If you take a core sample from an established forest it's often got at least 5-6 feet of heavy dark carbon rich soil beneath. That's the case on my property anyways. I had some trees moved with a giant tree spade some years back. Sandy soil, but the top 5 feet was nice and dark. The area would have been forest and marsh only about 50-100 years ago.
Amazon has been around for 55 million years. Do you think we will find the topsoil to be 55,000,000 / 100 * 5 feet thick? I wager it went up to like 20 feet max in the first million years and hasn’t changed since then.
Doesn't burning the forest down release a good portion of that CO2?
My point is that a standing forest doesn’t affect carbon levels. A growing forest or a burning forest does.

So a statement like “forests are scrubbing CO2 and help us against climate change” are false - a stationary size forest has no effect whatsoever.

For carbon to be sequestered it has to go into the ground and stay there.

https://wwf.panda.org/knowledge_hub/where_we_work/amazon/ama...

it's just less accessible but I'm pretty sure like any forest on the face of the earth, portions of dead animal and plant matter is getting sequestered into the ground while another portion is getting exhaled by animals eating the leaves or other animals eating the animals.

The stuff that's getting sequestered though is probably miniscule. At the timescale of our lifetime it may be negligible but I wouldn't know as I'm not an expert.

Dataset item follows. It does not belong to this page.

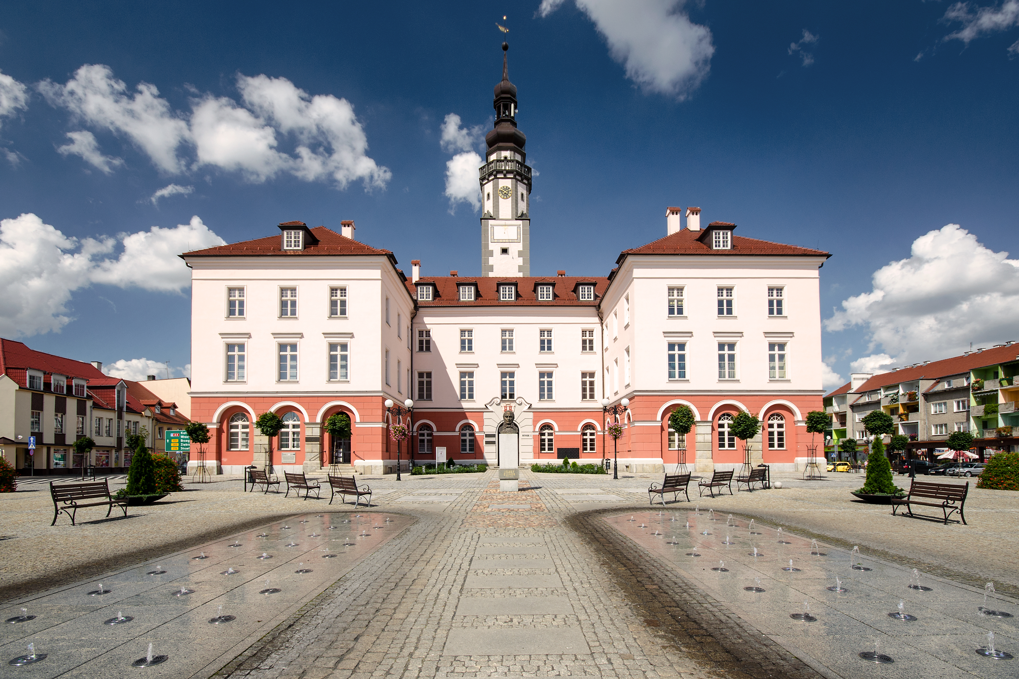 Grodków, ratusz, 1688, 1836-1840, l. 30. XX

Perhaps someone with the actual data can fill us in?

Well, just based on the linked article:

> A final point to make is that the atmosphere is awash with oxygen, at 20.95% or 209,500 ppm (parts per million). Carbon dioxide, by comparison, is around 405 ppm and rising by around 2-3 ppm per year, over 500 times less. Human activity (around 90% of which being fossil fuel combustion) has caused this concentration to drop by around 0.005% since 1990, a trivial amount. In parallel, the same activities have caused carbon dioxide concentrations to rise by by 37 ppm since 1990, or 10%. This is a much more substantial percentage because there is so little carbon dioxide in the atmosphere to begin with, so human activities can make a major difference. This is why we need to worry about the increase of carbon dioxide in the atmosphere (and its resulting impact on climate), and why we don't need to worry about running out of oxygen.

The 3 order of magnitude difference is the relevant bit of info.

So while it takes millions of years for the amazon to have an impact on )2 levels, impacts on CO2 levels happen on the time scale of thousands of years.

This is also why it makes more sense to be concerned about the CO2 being released by burning the Amazon than the oxygen consumed by the fire.

Even if a tiny amount was sequestered each year over the course of 55 million years there would be a huge pile of carbon there. But it isn’t there, is it?
Has the soil under the rainforest been slowly getting deeper?
There is. That's all the coal, oil and gas we burn.
my initial reply was a post about oil mining in the amazon...

Additionally tectonic plates move, 55 million years ago the amazon probably wasn't even there. Additionally oil found on land could've been produced by biomass under the ocean and vice versa it's all moving around all the time. Likely the oil found underneath the amazon could have been produced at a time where that tectonic plate was under water.

You aren't accounting for the trees being living, growing beings. Asking how they capture CO2 is kind of like asking how we grab oxygen- it's in the air, we use it to fuel our growth and stay alive, and then it's CO2 when it leaves our bodies. It's the reverse for trees, I don't know if any significant amount of solid carbon would need to accumulate, as it forms the wood and the varies trees that grow and die.
A forest of constant size is not growing and therefore not removing any carbon from the air is this persons argument.